Всякому, кто имел отношение к королевскому двору, а точнее, всякому человеку определенного положения, полагалось регулярно посещать оперу, поэтому я научилась любить ее, как искренне любил он. Я не люблю театр. Не люблю ничего искусственного. Музыку не надо дополнять зрелищем. Ею надо наслаждаться в чистом виде. Я не поверяла этих мыслей никому из тех, с кем бывала в опере, даже Уильяму, пылкому, несчастному молодому человеку, который вошел в мою жизнь под самый ее конец. Он дал мне представление о том, каково это — знать, что тебя понимают, и самой понимать другого. Уильяму я могла сказать о своей страстной жажде чистоты; ему я осмеливалась признаться в фантазиях, несовместимых с моим положением. Меня часто называли образцом, ангелом — нелепые комплименты, — но в устах Уильяма они звучали так искренне.
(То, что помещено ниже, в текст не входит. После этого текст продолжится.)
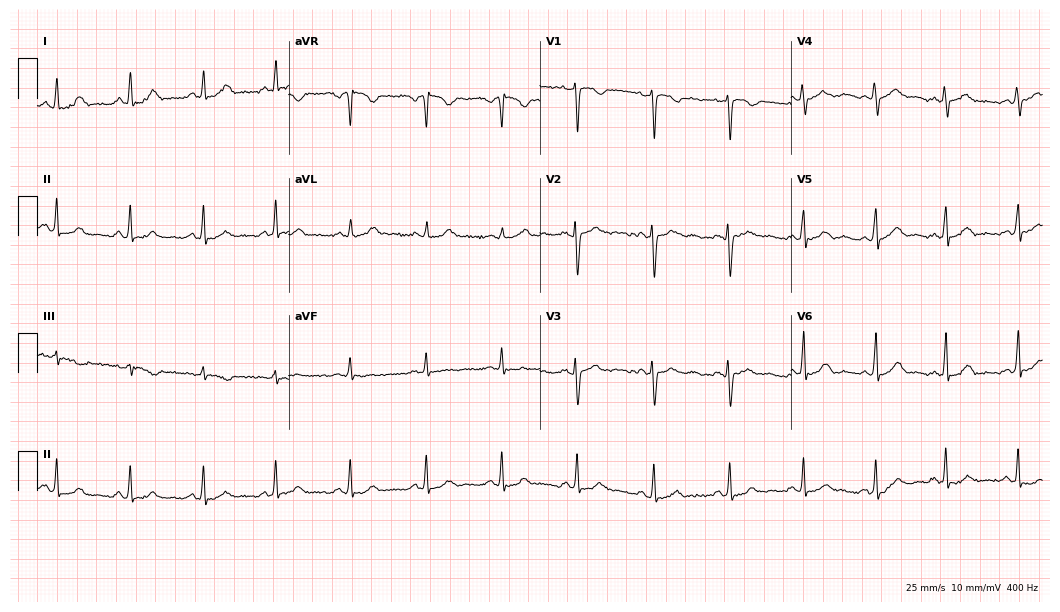
Resting 12-lead electrocardiogram. Patient: a woman, 23 years old. Read as a normal ECG.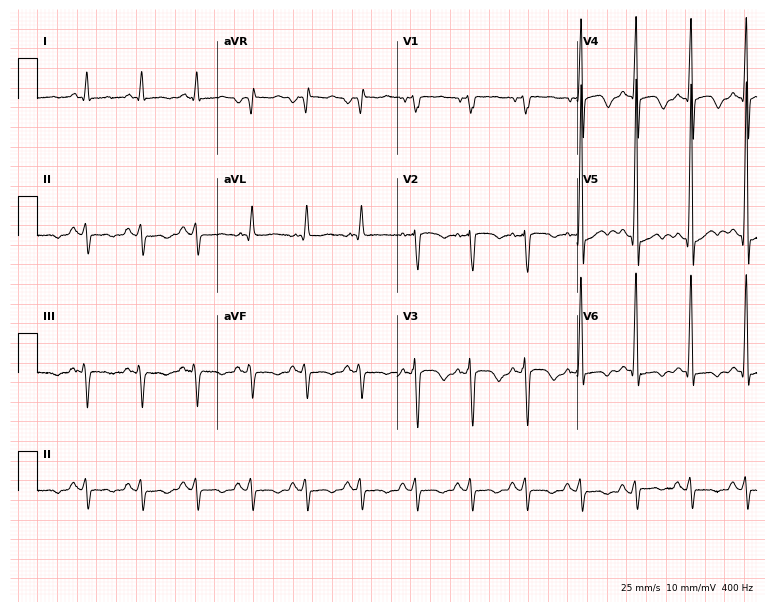
12-lead ECG from a 60-year-old male. Findings include sinus tachycardia (a sinus rate of 100 beats per minute or more).

Чистые излияния благодарного сердца. Я думала, он восхищается мной. Я была к нему добра. Он был моим другом, так я думала, а его другом была я. Затем я поняла, что он и правда относился ко мне как к ангелу, ко мне, к женщине, которую переполняли неуправляемые чувства. Однажды, после того как мы в четыре руки исполнили сонату, он отошел от рояля, раскинулся на диване и закрыл глаза. Я сказала, что он излишне чувствителен и что так нельзя, а он ответил: — Увы, это истинная правда, музыка действует на меня разрушительно, и, что еще хуже, мне это нравится. Вместо того чтобы продолжить нравоучение, я замолчала, поскольку поняла, что готова произнести слова столь же немыслимые. Я готова была сказать, что не музыка разрушает меня, а скорее я разрушаю других с помощью музыки. Когда я играла, для меня не существовало даже моего мужа.
Я была моложе мужа, но никогда не чувствовала себя молодой. Не могу представить, что моя жизнь в чем-то могла быть лучше. Женская слабость привязала меня к нему. Я льнула к нему душой. У меня не было достаточного самоуважения. И я удивлена, что у меня нашлось столько поводов для жалоб, ведь я убеждена, что жена должна прощать, терпеть, выносить все, такова ее доля. Кому могла я поверить свои огорчения? Я не была ослеплена любовью, но мне было трудно его судить. Я никогда не сердилась. Я не допускала грубых или низменных чувств. Какое облегчение признаться в них сейчас.
Полагаю, следует признать: я была несчастна и одинока. Но я не прошу жалости. Стыдно плакать о своей судьбе, когда есть столько по-настоящему несчастных женщин, тех, кого мужья обманывают или бросают, тех, кто вынашивает дитя лишь затем, чтобы лишиться его.
Полагаю, его можно назвать эгоистом. Мне нелегко это говорить. Как только я начинаю в чем-то его винить, сразу вспоминаю, как относились к своим увлечениям и обязанностям мужчины его происхождения и воспитания, думаю о том, что человек его темперамента не мог не отдаваться им целиком, о том, сколько сил это от него требовало, и я восхищаюсь им с новой силой, и восхищение затмевает чувство горечи.
Я знаю, что и он бывал непокоен, потому что часто рассуждал на тему счастья. Когда я слышала, как он вздыхает, я могла вынести что угодно.